Cytomedix Acquires Aldagen
Cytomedix, Aldagen, acquisition details, 5 million dollar stock purchase, PRP platform technology, Martin Rosendale, cell selection technology |
Cytomedix, Inc. recently announced the completion of the acquisition of Aldagen, Inc., a privately held biopharmaceutical company developing regenerative cell therapies based on its proprietary ALDH bright cell (ALDHbr) technology. Under the terms of the transaction, Cytomedix issued preferred shares valued at $16 million based on a 10-day volume-weighted average price calculated through February 2, 2012. Cytomedix will issue additional consideration to be paid in common stock upon the successful attainment of several clinical milestones. As part of the transaction, certain Aldagen investors purchased $5 million of Cytomedix common stock in a private placement concurrent with the closing of this acquisition.
“Since joining Cytomedix as CEO in 2008, our strategy has evolved, but the vision to transform the company from a wound-care-based technology platform into a broader regenerative medicine company has remained constant. In pursuit of this vision, we started with the successful 2010 acquisition and integration of the Angel System, a unique, best-in-class PRP platform technology that has allowed us to grow from nominal sales to $6 million per year in just over 18 months,” said Martin P. Rosendale, CEO of Cytomedix.
“This strategic acquisition of Aldagen provides Cytomedix with a novel, patent-protected cell selection technology that fits well with our existing commercial products and strengthens our long-range growth profile,” he continued. “In combination, we now touch the three pillars of regenerative medicine with autologous stem cells, platelet-derived signal molecules, and plasma scaffolds. We view the acquisition of Aldagen as an opportunistic transaction at an attractive valuation that will allow us to build and expand our new product development efforts with Aldagen’s technology, intellectual property, people, and clinical expertise. In terms of maximizing opportunity for our shareholders while managing and mitigating risk, we believe this transaction is very advantageous.”
At the closing, Cytomedix issued 135,398 newly designated Cytomedix Series E preferred shares to Aldagen shareholders.
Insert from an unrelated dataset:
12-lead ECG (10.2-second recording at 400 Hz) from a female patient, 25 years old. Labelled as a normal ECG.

Pro forma for the conversion of these shares to common stock, as set forth in the designations documents for the Series E preferred stock, Aldagen shareholders will own approximately 17.3% of Cytomedix common shares outstanding after the concurrent conversion and/or redemption of all existing Cytomedix preferred shares.
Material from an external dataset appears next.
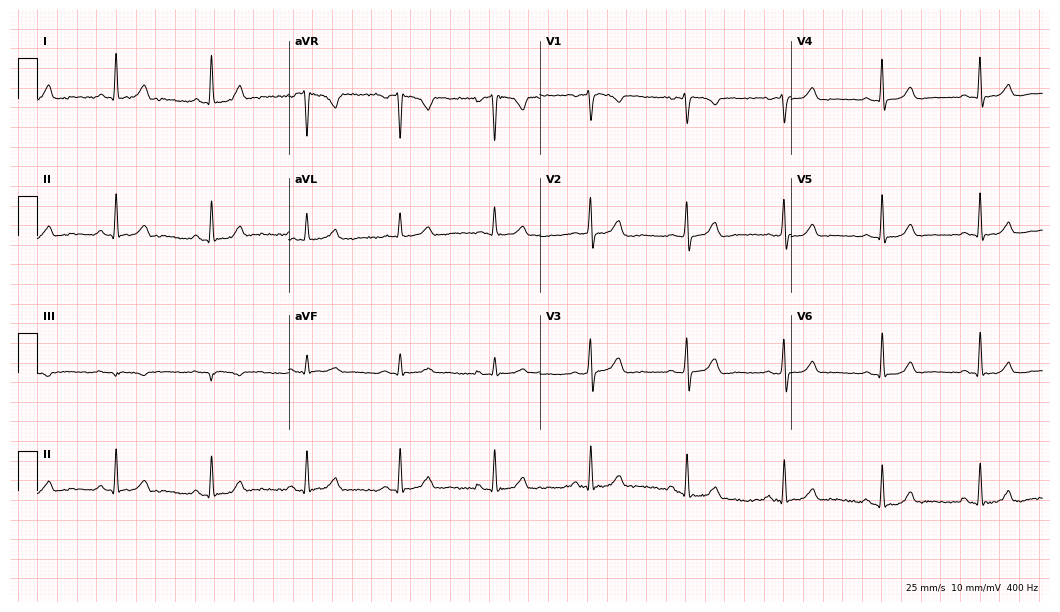
ECG — a female, 46 years old. Labelled as a normal ECG.

There are also contingent clinical milestone payments totaling up to 20,309,723 shares, which will be issued to Aldagen shareholders upon the achievement of predetermined clinical milestones associated with an ongoing Aldagen Phase II trial in post-acute ischemic stroke. Notably, 80% of this contingent consideration is issuable only upon a favorable clinical efficacy signal in the aforementioned trial. The costs of the clinical trial will be funded, in part, by the $5 million investment made by Aldagen shareholders, $3 million in proceeds from completed or committed warrant exercises by existing Cytomedix shareholders, as well as a portion of Cytomedix’ cash on hand. All up-front and contingent consideration shares are subject to lock-up restrictions ranging from 6 to 18 months.